TASK INSTRUCTIONS: Omit the pictures from the listing below and print every remaining entry verbatim.
BEGIN INPUT DATA
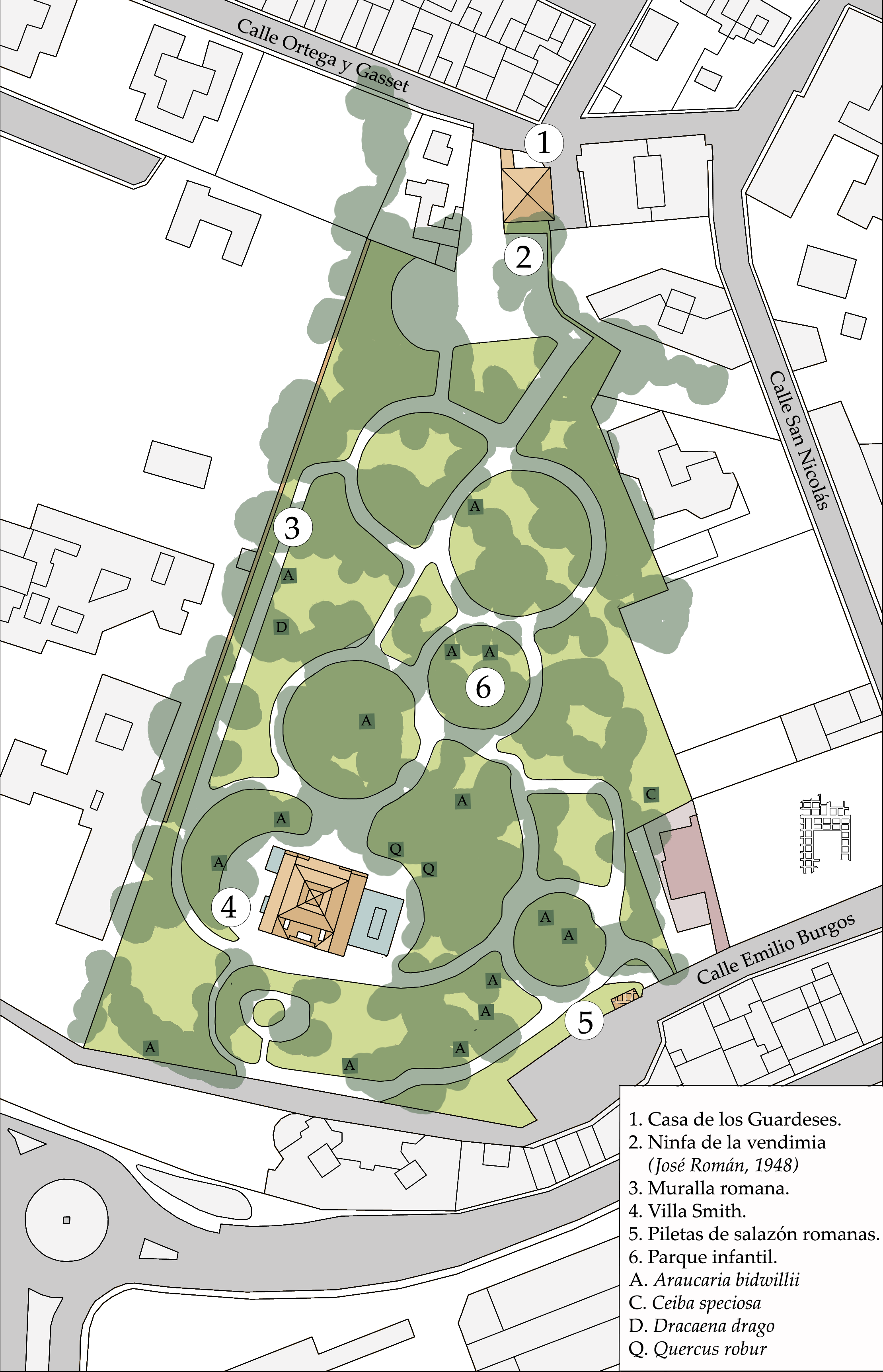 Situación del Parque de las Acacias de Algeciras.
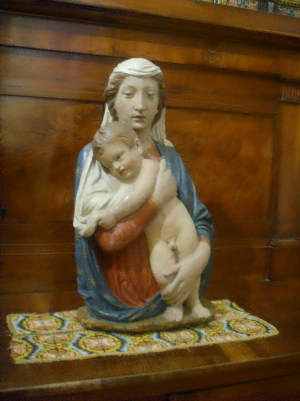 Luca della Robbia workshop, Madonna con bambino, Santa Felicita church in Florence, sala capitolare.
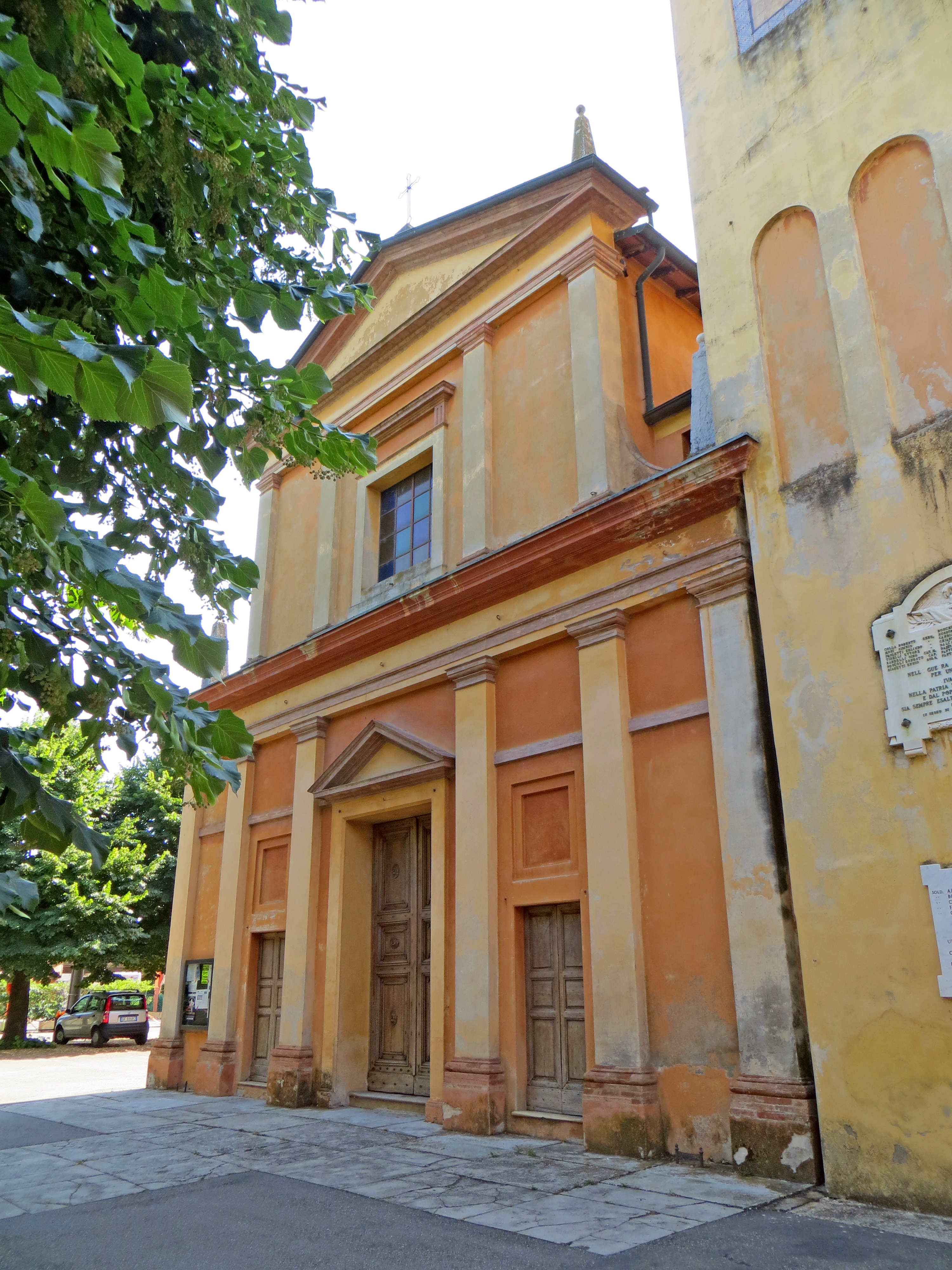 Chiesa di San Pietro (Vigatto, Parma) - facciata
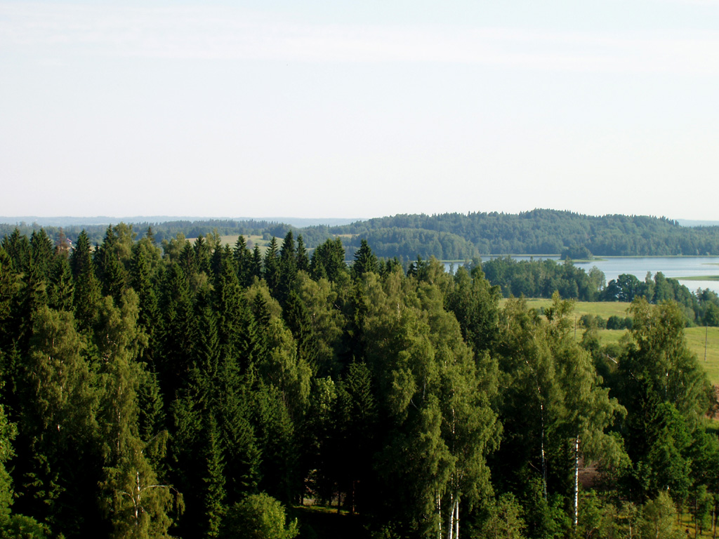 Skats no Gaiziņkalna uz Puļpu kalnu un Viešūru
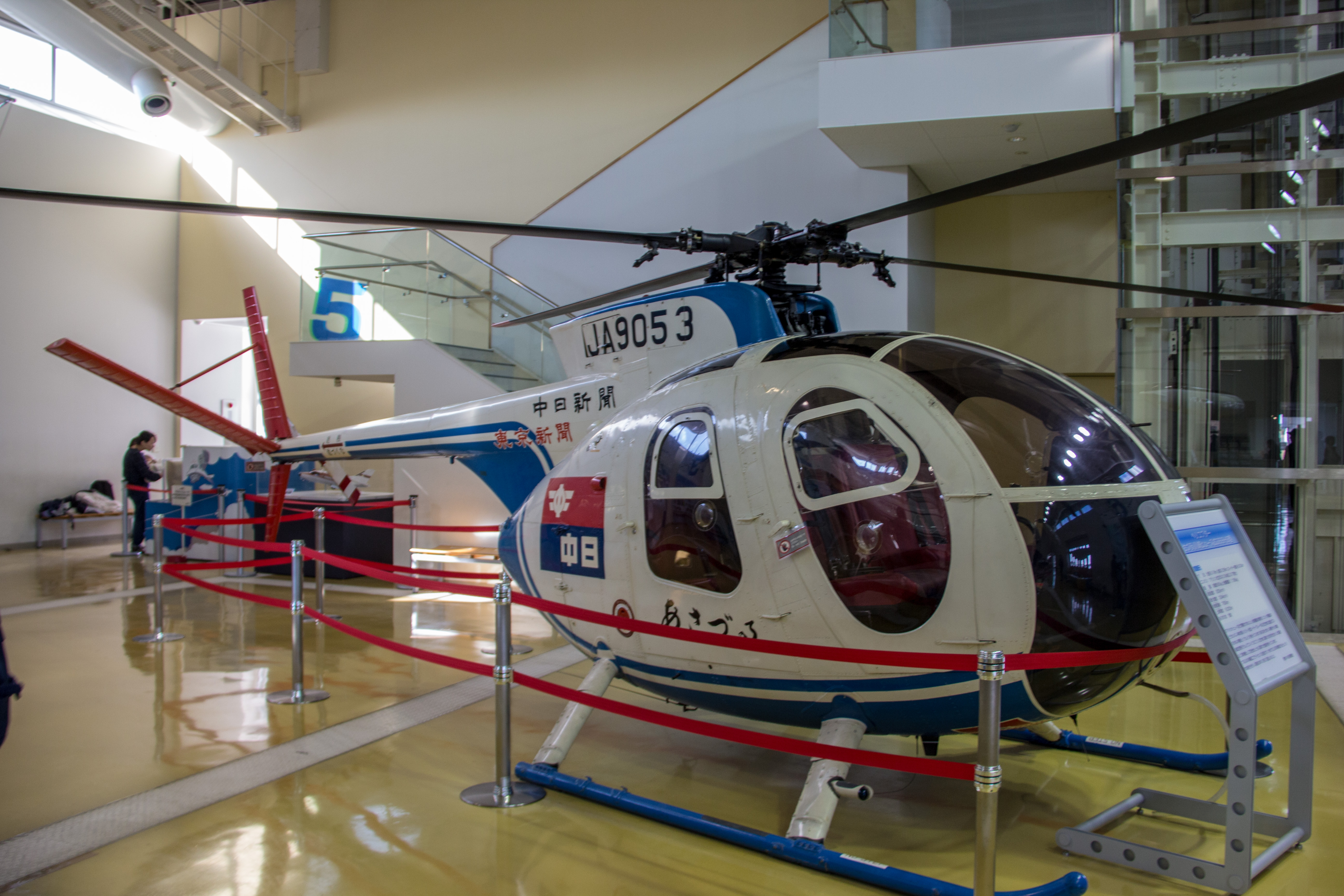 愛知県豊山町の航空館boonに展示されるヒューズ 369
END INPUT DATA
RESPONSE AREA:
 Situación del Parque de las Acacias de Algeciras.
 Luca della Robbia workshop, Madonna con bambino, Santa Felicita church in Florence, sala capitolare.
 Chiesa di San Pietro (Vigatto, Parma) - facciata
 Skats no Gaiziņkalna uz Puļpu kalnu un Viešūru
 愛知県豊山町の航空館boonに展示されるヒューズ 369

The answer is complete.